Science and Randomness

[Mark 13:13]

I googled all the way to Peano axioms too, but I was on my mobile, so I'd take some half an hour to reply with that...
Let's see the important ones for the 1+1=2 discussion.

1. 0 is a natural number.

6. For every natural number n, S(n) is a natural number.

Peano's original formulation of the axioms used 1 instead of 0 as the "first" natural number. This choice is arbitrary, as axiom 1 does not endow the constant 0 with any additional properties. However, because 0 is the additive identity in arithmetic, most modern formulations of the Peano axioms start from 0. Axioms 1 and 6 define a unary representation of the natural numbers: the number 1 can be defined as S(0), 2 as S(S(0)) (which is also S(1)), and, in general, any natural number n as Sn(0). The next two axioms define the properties of this representation.

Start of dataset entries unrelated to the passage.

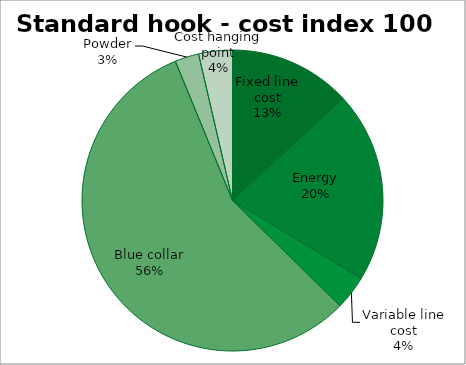
| Category | Fixed line cost |
|---|---|
| Fixed line cost | 0.132 |
| Energy | 0.205 |
| Variable line cost | 0.037 |
| Blue collar | 0.565 |
| Powder | 0.026 |
| Cost hanging point | 0.036 |
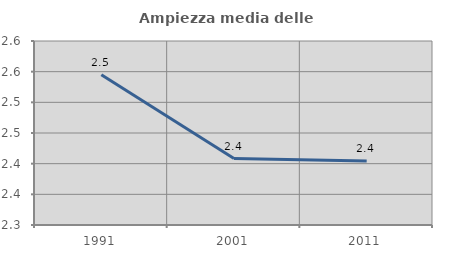
| Category | Ampiezza media delle famiglie |
|---|---|
| 1991.0 | 2.545 |
| 2001.0 | 2.408 |
| 2011.0 | 2.404 |
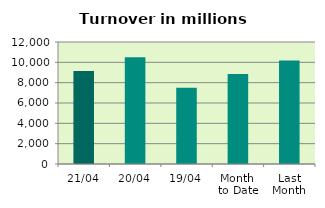
| Category | Series 0 |
|---|---|
| 21/04 | 9149.929 |
| 20/04 | 10504.063 |
| 19/04 | 7493.089 |
| Month 
to Date | 8858.029 |
| Last
Month | 10188.955 |
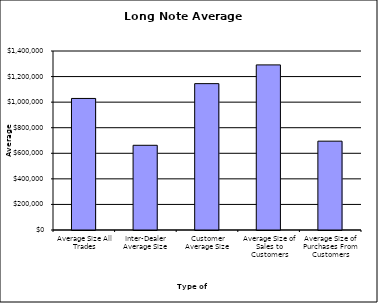
| Category | Security Type |
|---|---|
| Average Size All Trades | 1028979.784 |
| Inter-Dealer Average Size | 662597.428 |
| Customer Average Size | 1144824.959 |
| Average Size of Sales to Customers | 1291357.136 |
| Average Size of Purchases From Customers | 694864.123 |
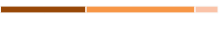
| Category | Series 0 | Series 1 | Series 2 |
|---|---|---|---|
| 0 | 0.393 | 0.5 | 0.107 |
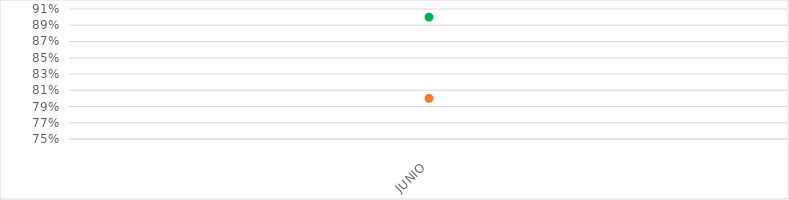
| Category | VALOR  | META PONDERADA |
|---|---|---|
| JUNIO | 0.8 | 0.9 |
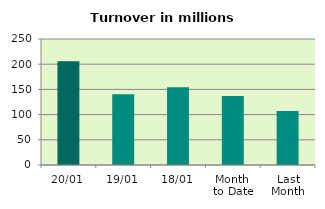
| Category | Series 0 |
|---|---|
| 20/01 | 205.864 |
| 19/01 | 140.387 |
| 18/01 | 154.323 |
| Month 
to Date | 136.744 |
| Last
Month | 107.094 |
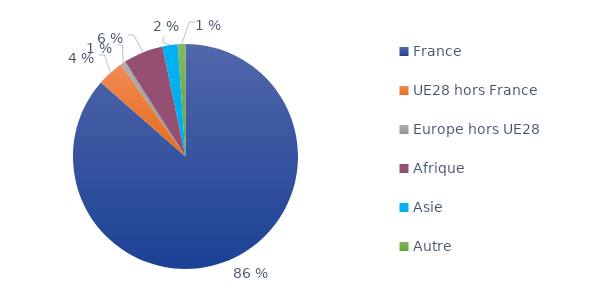
| Category | Series 0 |
|---|---|
| France | 0.864 |
| UE28 hors France | 0.038 |
| Europe hors UE28 | 0.007 |
| Afrique | 0.057 |
| Asie | 0.022 |
| Autre | 0.011 |
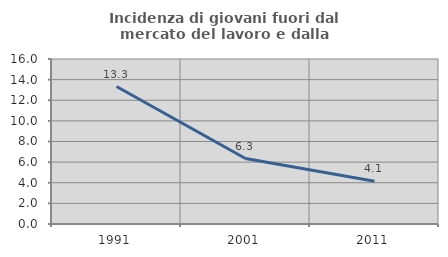
| Category | Incidenza di giovani fuori dal mercato del lavoro e dalla formazione  |
|---|---|
| 1991.0 | 13.333 |
| 2001.0 | 6.349 |
| 2011.0 | 4.145 |

7. For every natural number n, S(n) = 0 is false. That is, there is no natural number whose successor is 0.

[...]

Addition is the function + : N × N → N (written in the usual infix notation, mapping two elements of N to another element of N), defined recursively as:
a+0=a,
a+S(b) = S(a+b)

Now, do the math!

hock: i know where you are at so i've tried to not get into anything to complicated, but knowing some of the members of the forum they will be able to settle the issue and explain it simply without getting too confusing.